Researchers, test developers, assessment directors, students
Familiarity with the ECD model. Attendees are expected to bring their own laptops.
The main objective is to introduce equating and let the attendees get a conceptual and practical understanding of various equating methods by using different data sets within the R software.
The aim of test equating is to adjust the test scores on different test forms so that they can be comparable and used interchangeably. Equating has a central role in large testing programs and it constitutes an important step in the process of collecting, analyzing, and reporting test scores. Equating is important as it ensures a fair assessment regardless which time, place or background different test takers might have. This workshop has two main goals. The first goal is to introduce equating. Through a number of examples and practical exercises, attendees will get both a conceptual and practical understanding of various equating methods conducted under different data collection designs. The R software will be used throughout the session with special focus on the packages; equate, kequate, and SNSequate. The second goal is to provide the necessary tools to be able to perform different equating methods in practice by using available R packages for equating. The training session follows some of the chapters in the book Applying test equating methods using R which has been written by the instructors and was released in 2017 by Springer. The workshop will start by introducing traditional equating methods and different data collection designs and the attendees will be acquainted on how to perform these methods using the R packages equate. Next, the attendees will be guided through the five steps of kernel equating; presmoothing, estimating score probabilities, continuization, equating and calculating the standard error of equating, using the R packages kequate and SNSequate. The attendees will then be introduced to item response theory equating and will receive practical guidance on how to perform these methods using R.
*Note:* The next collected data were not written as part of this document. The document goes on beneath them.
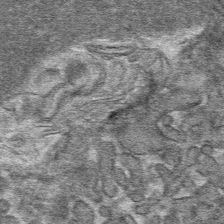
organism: Mouse
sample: Mouse hepatocytes
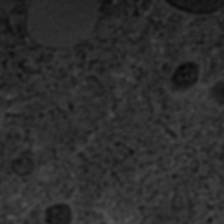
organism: C. elegans
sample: C. elegans embryo
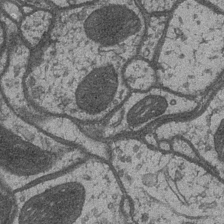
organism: Drosophila
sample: Optic medulla
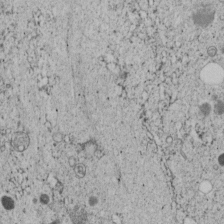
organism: C. elegans
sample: C. elegans embryo early stage
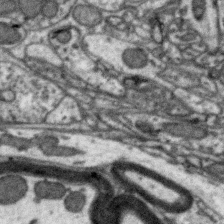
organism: Zebra finch
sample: Brain
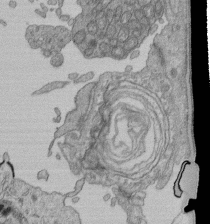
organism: Human
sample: Retinal organoid Rod and Cone cells
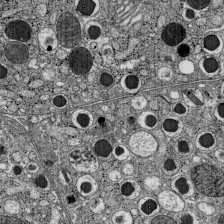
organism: C57BL Mouse
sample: Pancreatic islet
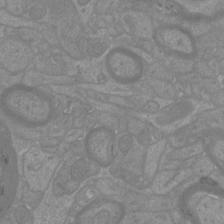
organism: Mouse
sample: Cortical neurons
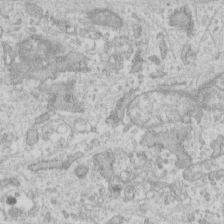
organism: Human
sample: Fibroblast cells
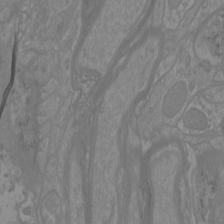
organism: Mouse
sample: Cortical neurons
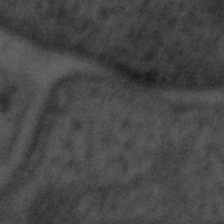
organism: Tuwongella immobilis
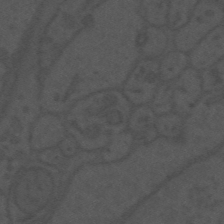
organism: Mouse
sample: Suprachiasmatic nucleus
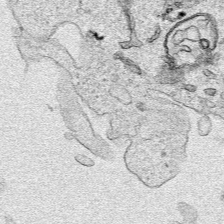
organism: Human
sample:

Researchers in educational measurement and psychometrics, graduate students and practitioners and others with interest on how to conduct equating in practice.
An introductory statistical background and experience in R is recommended but not required. Attendees are expected to bring their own laptop with R installed together with the latest versions of the R packages equate, kequate, and SNSequate. Eletronic training materials will be provided to the attendees.
The workshop serves as an introduction to the latest standards in the cross-cultural adaptation of psychological and educational tests. The workshop focuses heavily on the a-priori (mainly qualitative) methods that are employed to develop appropriate adaptations, and discusses only in passing the various a-posteriori (mainly quantitative) methods, such as statistical approaches that may be employed to offer evidence for the equivalence of the adapted and the original forms of the test. Therefore, the "craft" of test adaptation is discussed in terms of adaptation designs, translation procedures (incl. decentering), piloting, identification of sources of non-equivalence in the preliminary data (e.g. statistical analyses which permit low-volume samples and qualitative approaches such as cognitive interviews). The workshop uses a number of case studies with which participants are required to interact.
The workshop will be useful for researchers, students and practitioners who translate and adapt tests either for their various research projects, or for their work with clients. The workshop will bring important insights both to those less experienced in the domain of test adaptation (e.g., researchers starting their first adaptation project) and to those more experienced, but who have struggled with the mainly qualitative and judgmental approach needed in the a-priori phases (before confirmatory statistics) of the adaptation in order to generate an adequate target-language or target-culture form of the test.